I think a lot of domestic breeds have lost that sense of dining urgency and Esther will cheerfully offer her services to anyone who is having a problem with that.


----------



## borzoimom (May 21, 2007)

If the dog is always like this, and not just at a house other than her own, I would get a full panel Thyroid check. T3 T4 A3 A4 included. We had that with Femka when she first got here. She was only 65 pounds, very thin. And we were told it was because she was a picky eater. Of course I feed raw, but the diet she eats is a good one. If she is, it will take about 3-4 days before the pill starts working. She would take a pill am and pm and its a simple fix. 
Second of all if it is only at your house, she could just be intimadated eating so close to a big dog, or one she perceives as "alpha". For that reason, all 4 of my dogs eat in different rooms. ( also to prevent one to inhale to try and get anothers..). 
Schnauzers are a breed also prone to thyroid problems. ( I am starting to think what breed isnt at this point in my life..).


----------



## RonE (Feb 3, 2007)

Did I fail to mention that his weight and health are good?

I am slowly learning that some dogs just don't eat like hounds and labs and some owners, like my daughter, have never taught the dog that meals are to be eaten when provided. You get 15-20 minutes to eat and, if you choose not to, you'll just have to wait until the next scheduled meal.

In Zeke's case, it makes no difference if he's home or with us. I feed them together, but I supervise and I have no problem keeping Ester at a respectful distance while Zeke is eating.

Just between you and me, I don't think that little dog is the least bit intimidated by Esther.

I suppose free feeding must work for some.


----------



## luv4gsds (Jul 27, 2006)

That is a good way to motivate a picker eater LOL!!!! 

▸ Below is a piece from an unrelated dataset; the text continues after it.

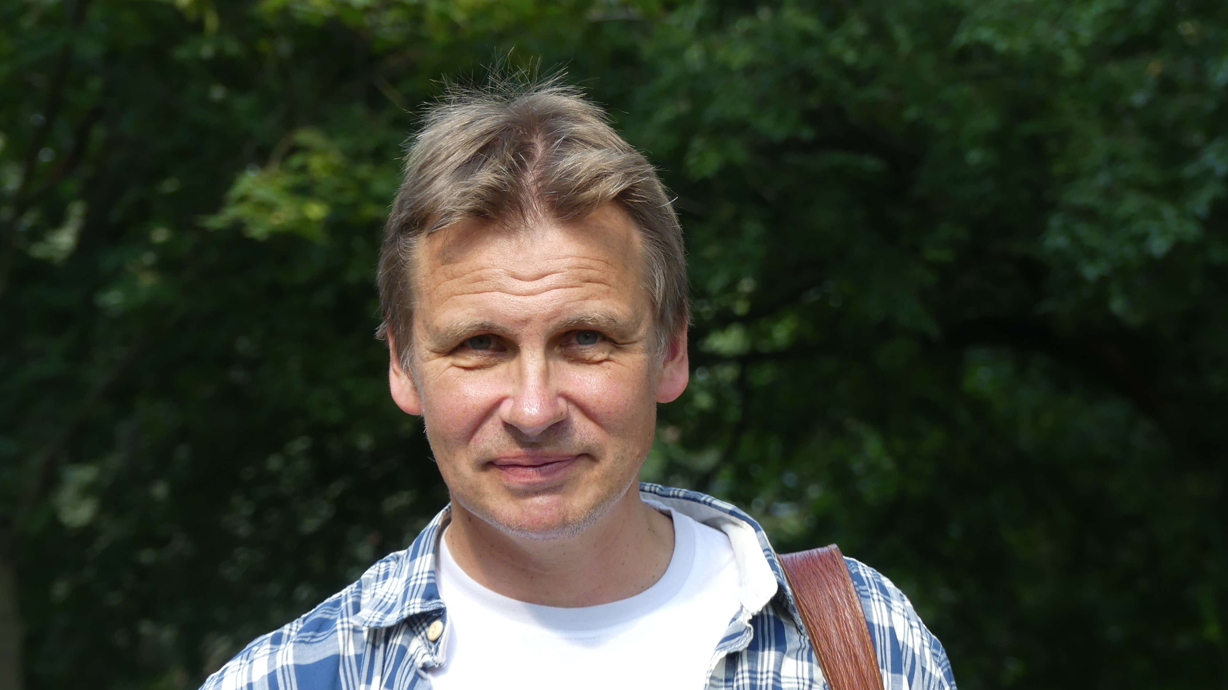 Jakob Wegelius at the gelbe Villa in Berlin during his participation at the section International Children´s and Young Adult Literature of the 16th International Literature Festival Berlin on September 11, 2016

Esther: Hey! if your not going to eat that let me have it.
Zeke: I don't think so.


----------



## Dieselsmama (Apr 1, 2007)

RonE said:


> My daughter's miniature schnauzer stayed with us last might. I can't really say he's a picky eater - he eats the same Canidae kibble that Esther does - but he eats when he gets around to it.
> 
> This is a problem for people and dogs on a schedule. He's missed a few meals because nobody could sit around for four hours and wait for him to eat. His weight and general health are good, so he's not starving.
> 
> ...


 Nothing like a big dog wanting whatcha got to make you value it a bit more... Most times Ella chows right down, on occasion tho she leaves a bit in her dish. I pick it up after about 10 min. I just figure she's the better judge of her growth phases and will eat if she's hungry. Our last dog Schatzie was a free feeder. We didn't get him till he was 9 and he'd always free fed and did well that way. He was an only dog so that eliminated many of the free feeding issues, his weight was always good until toward the end when he was starting to decline he didn't eat well. At that point I started preparing meals for him to supplement his kibble that remained out. So yeah, i guess free feeding does work for some, definetly not what I'd recommend for a puppy.


----------